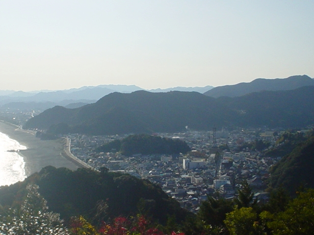 (三重県熊野市の松本峠 (熊野市)からみた熊野市。2007/12/2 投稿者が撮影 )
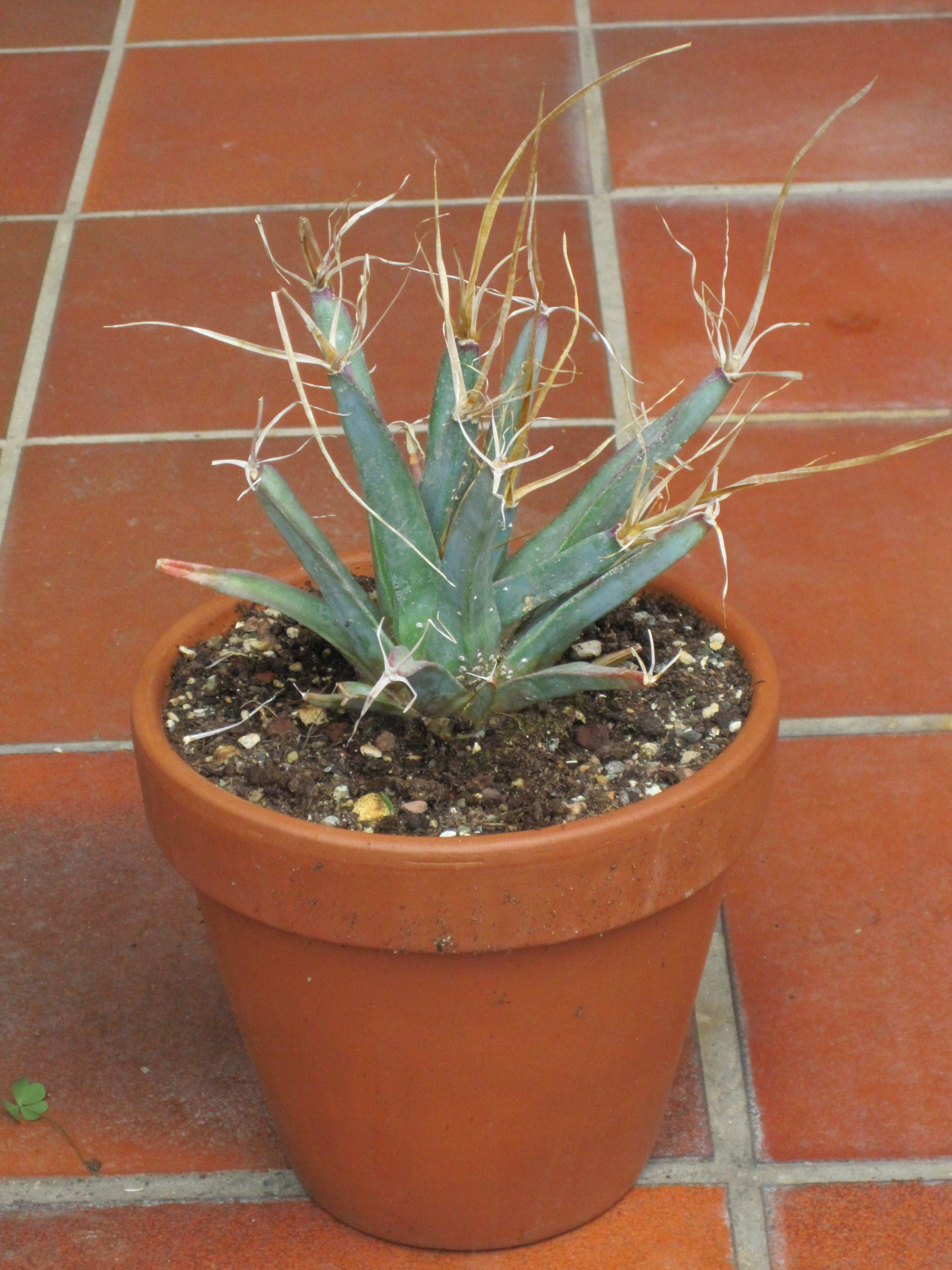 Leuchtembergia principis
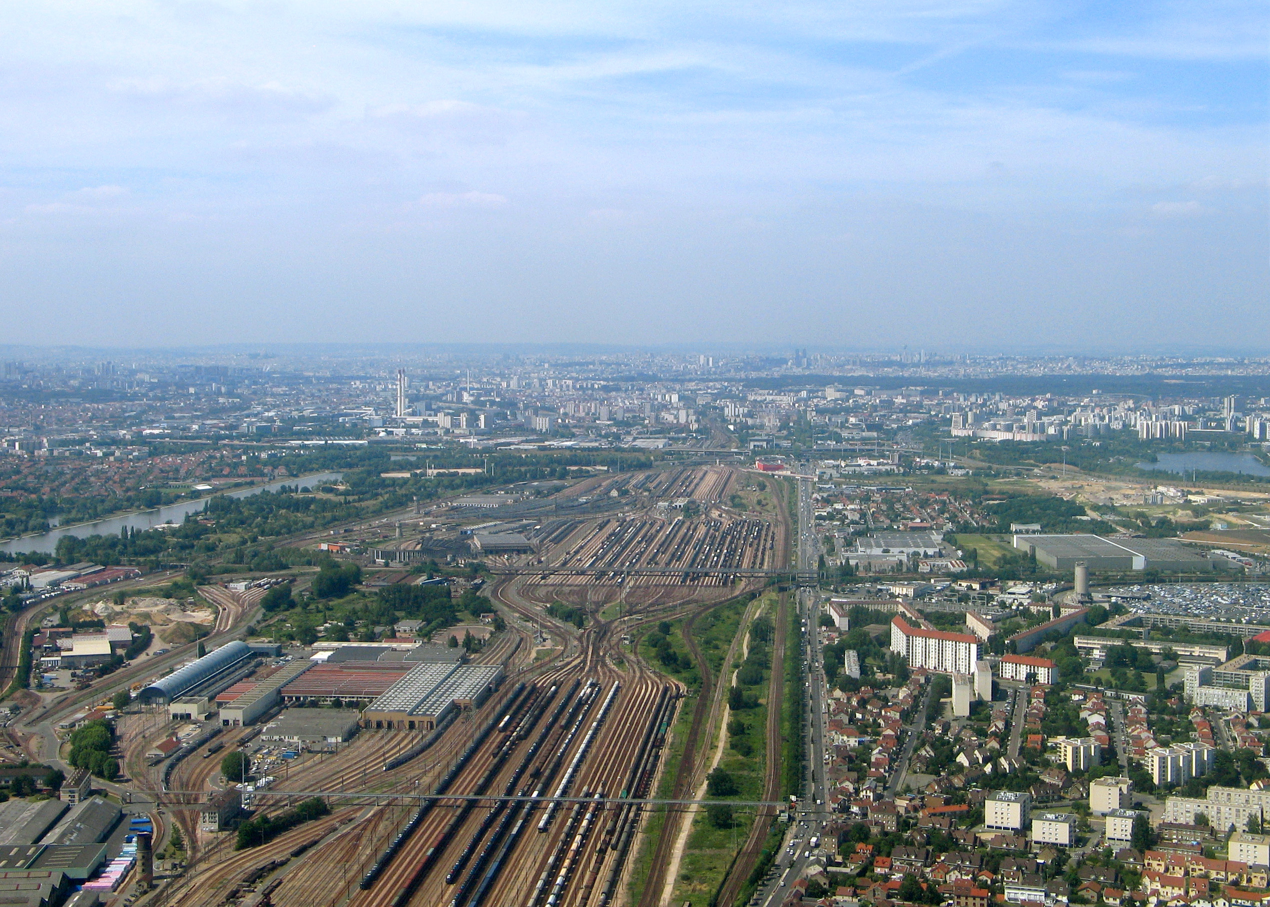 la gare de triage de Villeneuve-saint-Georges vue d'avion
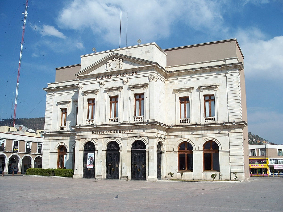 Teatro Bartolomé de Medina, Pachuca, Mexico
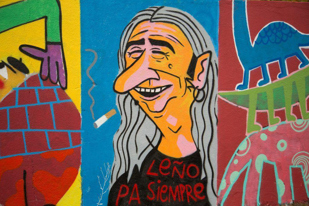 Paredes y muros vacíos, sin ninguna ornamentación. Espacios en blanco y sin contenido que encontramos en algunos lugares de nuestra ciudad están sufriendo una transformación artística. Es el resultado del programa municipal Compartiendo Muros donde se unen la creatividad vecinal y el diseño de un artista para mejorar el paisaje común.
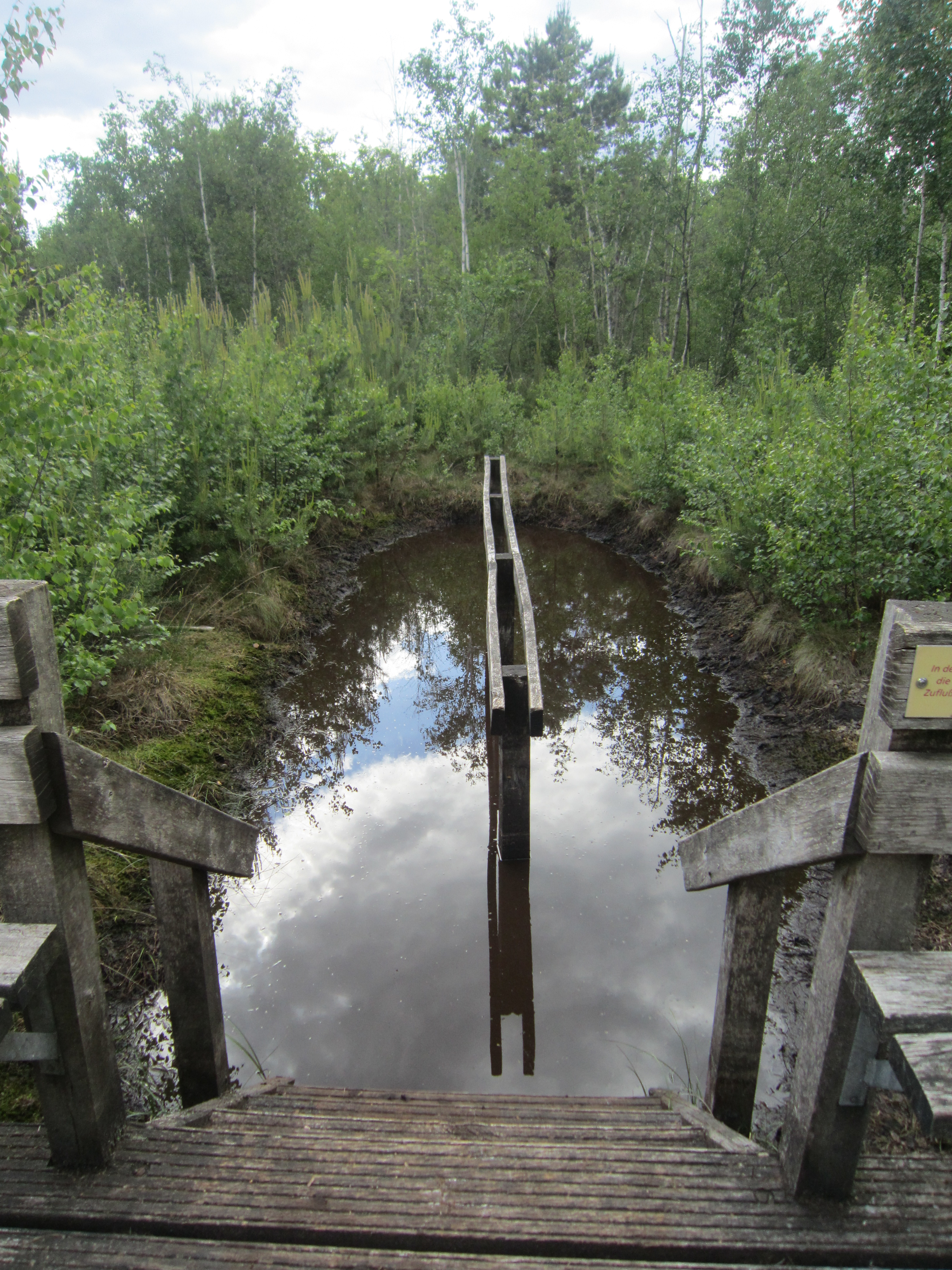 "Moormatschbecken" als Wassertretanlage am Rand des "Moorpads" bei der Endstation der Moorbahn Ströhen (Gemeinde Wagenfeld im niedersächsischen Landkreis Diepholz)
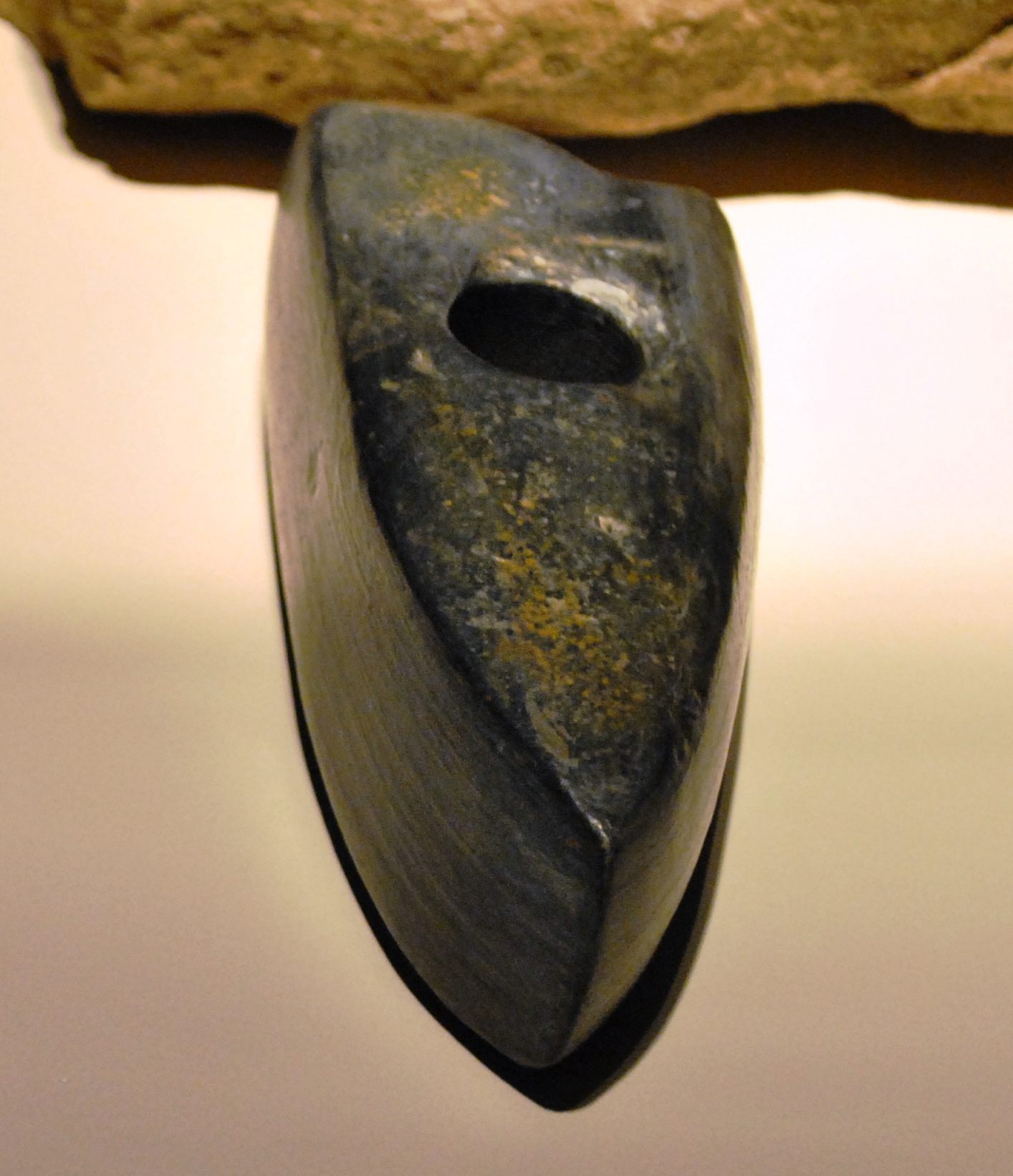 Steinkeil, Volkach-Fahr, 5000-4400 v. Chr., Amphibolit, 1970 beim Kiesabbau im Main gefunden

——————

## Requirement
Reproduce only the lines from the line that holds "la gare de triage" through the end of the records, exactly as they stand, both ends included and pictures excluded.

## Result
 la gare de triage de Villeneuve-saint-Georges vue d'avion
 Teatro Bartolomé de Medina, Pachuca, Mexico
 Paredes y muros vacíos, sin ninguna ornamentación. Espacios en blanco y sin contenido que encontramos en algunos lugares de nuestra ciudad están sufriendo una transformación artística. Es el resultado del programa municipal Compartiendo Muros donde se unen la creatividad vecinal y el diseño de un artista para mejorar el paisaje común.
 "Moormatschbecken" als Wassertretanlage am Rand des "Moorpads" bei der Endstation der Moorbahn Ströhen (Gemeinde Wagenfeld im niedersächsischen Landkreis Diepholz)
 Steinkeil, Volkach-Fahr, 5000-4400 v. Chr., Amphibolit, 1970 beim Kiesabbau im Main gefunden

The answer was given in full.